> [PROMPT] Here the job is to repeat the listing exactly, but not the pictures in it.

> [SUPPLIED ENTRIES]
==========
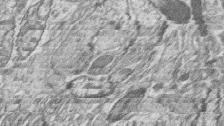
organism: Zebrafish
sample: synaptic ribbons in rod cells and cone cells
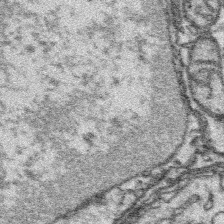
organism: Platynereis dumerilii
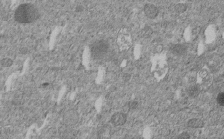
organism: C. elegans
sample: C. elegans embryo early stage
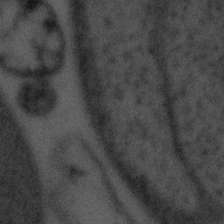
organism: Tuwongella immobilis
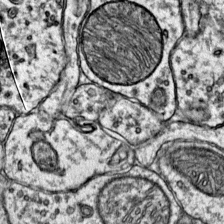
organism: Mouse
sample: Primary visual cortex
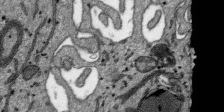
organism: Human
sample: Lung epithelial cells, uninfected (mock) control
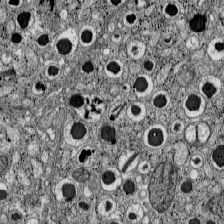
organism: C57BL Mouse
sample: Pancreatic islet
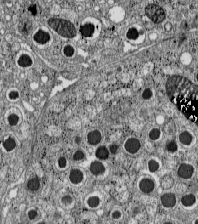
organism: C57BL Mouse
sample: Pancreatic islet
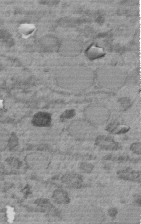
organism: C. elegans
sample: C. elegans embryo early stage
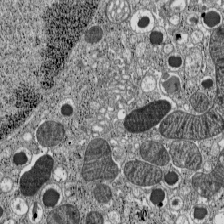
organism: C57BL Mouse
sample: Pancreatic islet
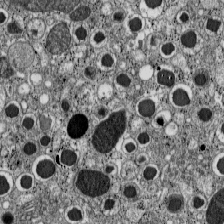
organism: C57BL Mouse
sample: Pancreatic islet
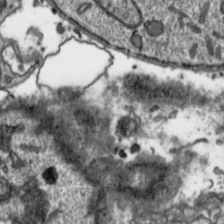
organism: Toxoplasma gondii
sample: Parasites in a vacuole inside a host cell
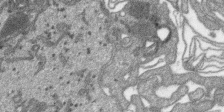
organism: Human
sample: Lung epithelial cells infected with SARS-CoV-2
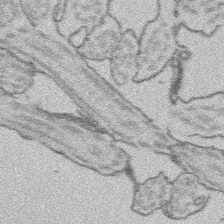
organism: Platynereis dumerilii
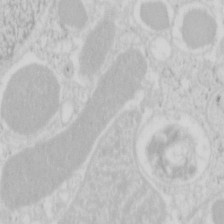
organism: Mouse
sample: Pancreas
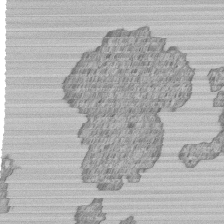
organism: Human
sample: MDA-MB-231 cells
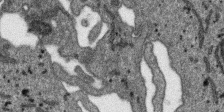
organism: Human
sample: Lung epithelial cells infected with SARS-CoV-2
==========
> [OUTPUT OF THE TASK]
organism: Zebrafish
sample: synaptic ribbons in rod cells and cone cells
organism: Platynereis dumerilii
organism: C. elegans
sample: C. elegans embryo early stage
organism: Tuwongella immobilis
organism: Mouse
sample: Primary visual cortex
organism: Human
sample: Lung epithelial cells, uninfected (mock) control
organism: C57BL Mouse
sample: Pancreatic islet
organism: C57BL Mouse
sample: Pancreatic islet
organism: C. elegans
sample: C. elegans embryo early stage
organism: C57BL Mouse
sample: Pancreatic islet
organism: C57BL Mouse
sample: Pancreatic islet
organism: Toxoplasma gondii
sample: Parasites in a vacuole inside a host cell
organism: Human
sample: Lung epithelial cells infected with SARS-CoV-2
organism: Platynereis dumerilii
organism: Mouse
sample: Pancreas
organism: Human
sample: MDA-MB-231 cells
organism: Human
sample: Lung epithelial cells infected with SARS-CoV-2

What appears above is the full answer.